Leviticus 26-27: Confounded and Confined, but Content

I am wrung out like a washcloth over today’s Bible reading.  I know that the Lord’s commands are for our good, but I think there must be something about Jewish culture that I am missing.  When I read Leviticus 27:29, my heart skipped a beat.  What does it really mean?

28 “However, anything specially set apart for the Lord—whether a person, an animal, or family property—must never be sold or bought back. Anything devoted in this way has been set apart as holy, and it belongs to the Lord. 29 No person specially set apart for destruction may be bought back. Such a person must be put to death.

I thought human sacrifice was abhorrent to the Lord?

In verse 28, the Lord says that any person specially set aside for him must never be sold or bought back.  Earlier verses in the chapter seem to indicate that a person could dedicate another person to the Lord by paying a set dollar amount for him or her to the priest.  The amount varied according to the person’s age and sex.

So what happened to those people who were dedicated to the Lord?  Samuel’s mother dedicated him to the service of the Lord, and he lived with the priests and learned how to be a priest.  But the Hebrew word used in 1 Samuel 11 is nathan, and it means dedicated.  The word used in Leviticus 27:29 is charam, and it means “to be put under the ban, to be devoted to destruction.”

Some internet commentaries I have come across have suggested that these verses are referring to people who have sinned and are under the punishment of death.  I don’t find anything in the context that implies that these who have been “devoted to the Lord” are under any sort of punishment.

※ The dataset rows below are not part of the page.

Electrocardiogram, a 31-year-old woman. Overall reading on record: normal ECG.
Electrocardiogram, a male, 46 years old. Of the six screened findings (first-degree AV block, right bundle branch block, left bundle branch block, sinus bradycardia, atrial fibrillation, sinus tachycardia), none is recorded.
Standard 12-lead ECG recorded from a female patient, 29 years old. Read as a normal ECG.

However, the Lord did call for cities inhabited by idol worshippers to be “utterly devoted,” or destroyed.  So perhaps this word charam was used in the same context.

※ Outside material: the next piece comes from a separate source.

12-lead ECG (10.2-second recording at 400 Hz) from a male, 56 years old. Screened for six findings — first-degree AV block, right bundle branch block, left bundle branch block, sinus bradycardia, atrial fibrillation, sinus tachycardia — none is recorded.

Application of these verses is difficult and humbling as I realize that no amount of internet searching or cross referencing will give me complete wisdom in these and other matters.  Wisdom comes from the Lord alone.  So I must content myself with not knowing what is really meant by these words because I just can’t fathom the Lord allowing his special people to sacrifice each other on a mere whim or desire.  He is God.  He is the very meaning of holiness and righteousness.  And, like a child who has to be content with a mother’s “I’ll tell you when you’re older,” in response to a question, I must rest in the knowledge of Who I am in Christ.

God is not limited within the confines of my understanding.